Lire le portefeuille mobile : pourquoi le mobile money est le signal primaire

Lorsque nous auditons un dossier de crédit PME ouest-africain typique, nous trouvons en général un relevé bancaire qui ouvre sur trois mois d'activité de faible fréquence, deux ou trois prélèvements automatiques, et pas grand-chose d'autre. Pour un modèle de crédit occidental, c'est un dossier mince. Pour un modèle entraîné sur le même marché, c'est une pièce presque vide avec une porte qui mène ailleurs.

Cet ailleurs, c'est le portefeuille mobile. Une boulangère à Thiès qui reçoit XOF 480 000 par semaine de ses clientes via Wave enregistre un historique de revenus complet, horodaté, avec contrepartie identifiée. Son wallet journalise ses paiements fournisseurs, ses factures d'électricité, son flottant. C'est, sur presque toutes les dimensions qui comptent pour le crédit, un document plus riche que son relevé bancaire.

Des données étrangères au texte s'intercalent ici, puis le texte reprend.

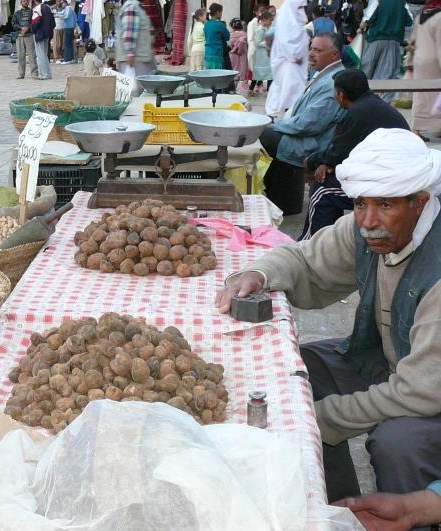 Terfesse, truffe blanche d'Afrique du Nord, dite Belhourech
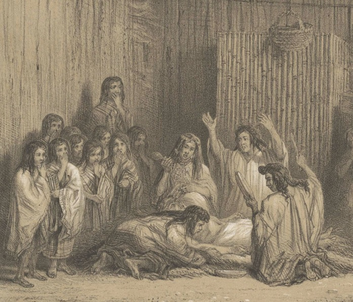 Detalle de Machitún en el Atlas de la Historia Física y Política de Chile, Tomo Primero. Claudio Gay (1854)

Le geste méthodologique consiste à cesser de traiter le wallet comme un complément. Nous ne scorons pas le relevé bancaire pour ajouter ensuite un bonus wallet. Nous modélisons les deux, avec le wallet pondéré pour ce qu'il représente vraiment dans la vie économique de l'emprunteur — ce qui, sur ce marché, en représente l'essentiel.